Hiya and I am new here, I have only been carving for a little while and I have an idea for a carving on a hollowform I have turned on my wood lathe, the problem is the shape!

I can use 3dsmax to make a replica in 3d space to see how the stencil will look, I can use photoshop to make the design but the paper printout to wrap on the real hollowform will never wrap right.

is there a way or a guide that I can use to make the correct paper shape to wrap around the hollowform correctly? once the correct shape is printed the stencil will follow 

thanks.

Mark.


----------



## mrg (Mar 10, 2010)

Make your stencil, print it out. Cut in half at the split of the top and bottom. Apply the top half and then the bottom. This will allow you to add the stencil without it bunching up. If need be you can split in half left and right. Where you cut add a 32 nd to a 16th to width and length for paper creep if needed.


----------



## MarkNotts (Jan 22, 2017)

> Make your stencil, print it out. Cut in half at the split of the top and bottom. Apply the top half and then the bottom. This will allow you to add the stencil without it bunching up. If need be you can split in half left and right. Where you cut add a 32 nd to a 16th to width and length for paper creep if needed.
> 
> - mrg


Thanks buddy and im sorry i omitted an important bit by accident, the stencil i want to design is for the top half wrapping around like say a beer or wine bottle label, it seems simple but nope :/ a lot of messing around with photoshop warp feature and trst prints has me arc warping at 55 to get the outer quarter circumference curve right but it all goes wrong about half way up the curve towards the rim :/ , i have bit the bullet and now dividing circumference segments into 8 but the paper still wants to bunch up


----------



## OSB (Dec 16, 2016)

Your problem is that you are trying to fit flat paper on a compound curve. No matter how small you divide it, it is not going to lay down smooth.

It might be possible to laser etch it with a rotary attachment. You could also print on a conical strip of plastic and vacuum form it to your curve.

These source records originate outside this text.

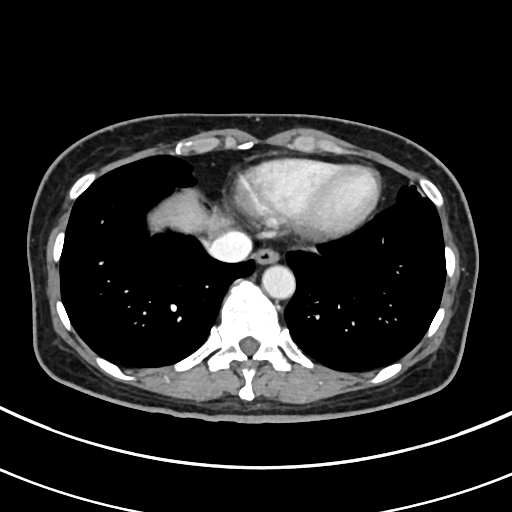
CT abdomen. axial view. soft-tissue window
Coordinates as <box>x1,y1,x2,y2</box> in pixels.
Organ bounding boxes:
- esophagus: <box>253,250,279,263</box>
- liver: <box>149,193,223,231</box>
- aorta: <box>261,264,294,298</box>
- inferior vena cava: <box>207,232,251,262</box>

If I had to do it, I would probably divide the surface in to a grid along with the template and use that to freehand copy the template on to the wood.


----------



## MarkNotts (Jan 22, 2017)

Thanks OSB i think ill have to divide into eighths, ibe been messing around all afternoon into early evening trying to work out the right scale and curve in photoshop so when printed it matches the curve of the form, i have a very close match

I designed a stencil like a tribal bezier curve design and i liked it, then when bent and shaped in 3dsmax to fit the model it did what i though it would , compress the top of the design and stretch the bottom so a re design was needed :/

Anyways its done and cut up into eigths, ill masking tape the hollowform then 3m spray the stencil sections onto the masking tape, any mismatching before piercing ill just blend it with the power carver i have


----------